Naturally, all is not what it seems, and the bank account gets emptied, presumably by the 'reader' having a built-in network card that sends the data to the fraudsters.

Then there is the "I've changed my bank account" email, so that the victim sends the money owed to his/her builder to the fraudsters' own account, which is quickly emptied and closed.

Similar things have happened in house purchases, where the conveyancing firm's email is hacked, so that the house purchase money goes to fraudsters instead of the solicitor.

Always worth checking with the real people precisely what the current position is before sending off money! (What are the odds, really, of a bank account being changed just at that moment? Slim!!)


Not slim enough!

I thought I was immune to scams but got caught out.

My credit card provider swapped me to another card which was infuriating for all the obvious reasons. About a week later, I got an email from a scammer disguised as Netflix saying that I needed to update my details as my card had been refused. It made perfect sense as I had a new card number. I was busy at the time so quickly gave them my new card number, expiry date and security code, nothing more than you're usually asked for. Low and behold, I was called by the credit card provider soon after as they suspected fraud on my card - which is exactly what had happened.

The email and fake website were very good copies but what I didn't check was the website address, a quick glance would've told me something was amiss.

At the very least, I always check the website address before I enter details, if nothing else it should start with https as opposed to the usual http.

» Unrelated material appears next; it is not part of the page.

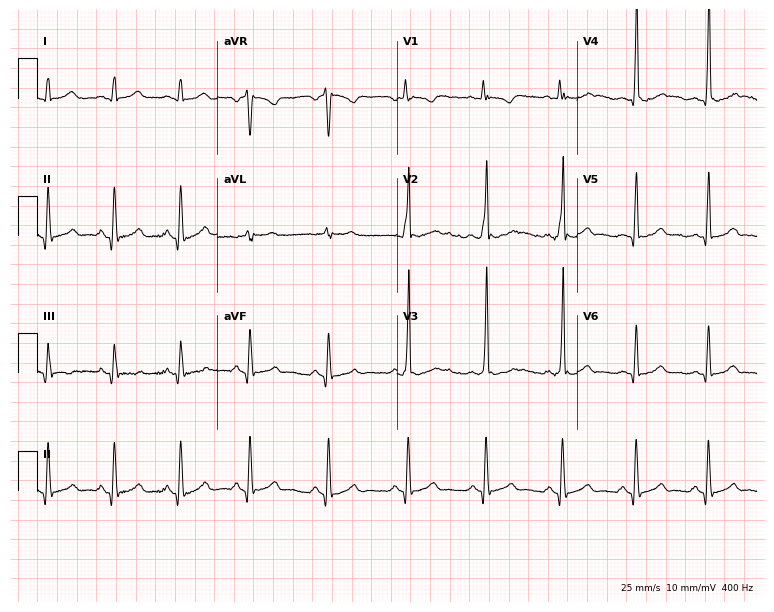
Electrocardiogram (7.3-second recording at 400 Hz), a man, 40 years old. Of the six screened findings (first-degree AV block, right bundle branch block, left bundle branch block, sinus bradycardia, atrial fibrillation, sinus tachycardia), none is recorded. Findings outside these six are not listed.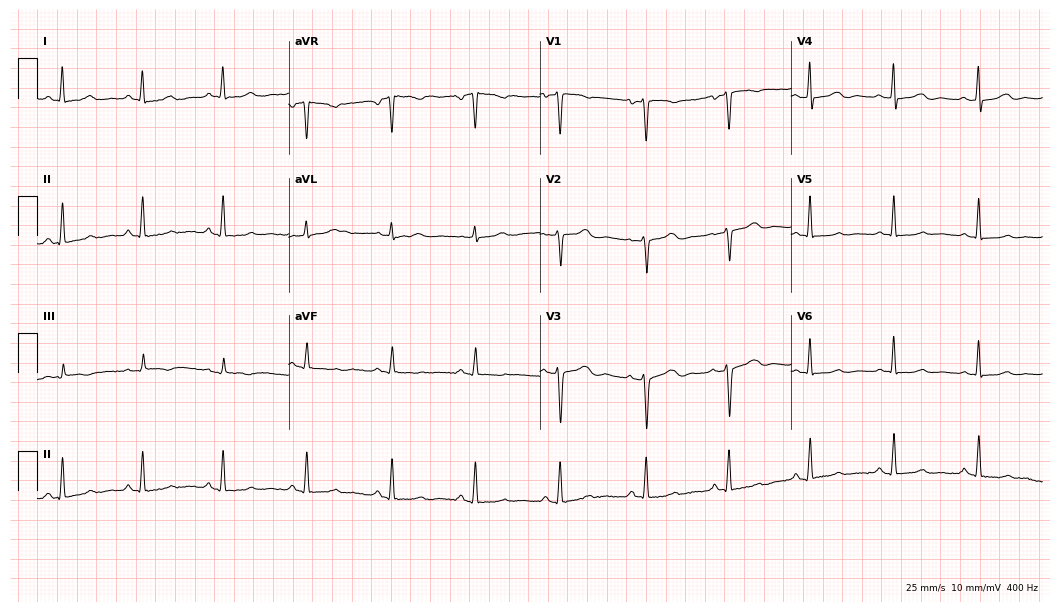
Electrocardiogram (10.2-second recording at 400 Hz), a female patient, 36 years old. Overall reading on record: normal ECG.

This caught me out by pure chance, the timing from the scammers perspective wasn't luck - they'd probably have sent millions of emails and chances are that that someone's circumstances would've been perfect for lowering their guard. It's the opposite of winning the lottery, unlikely but it could be you.

Luckily, my losses were refunded, but I'm taking no chances from now on, no matter how busy I am.
4 users thanked Tyrion Lannister for this post.
Mickey on 11/10/2017(UTC), Darrener2 on 11/10/2017(UTC), Tim D on 11/10/2017(UTC), B B on 07/11/2017(UTC)
Micawber
Posted: 11 October 2017 08:59:36(UTC)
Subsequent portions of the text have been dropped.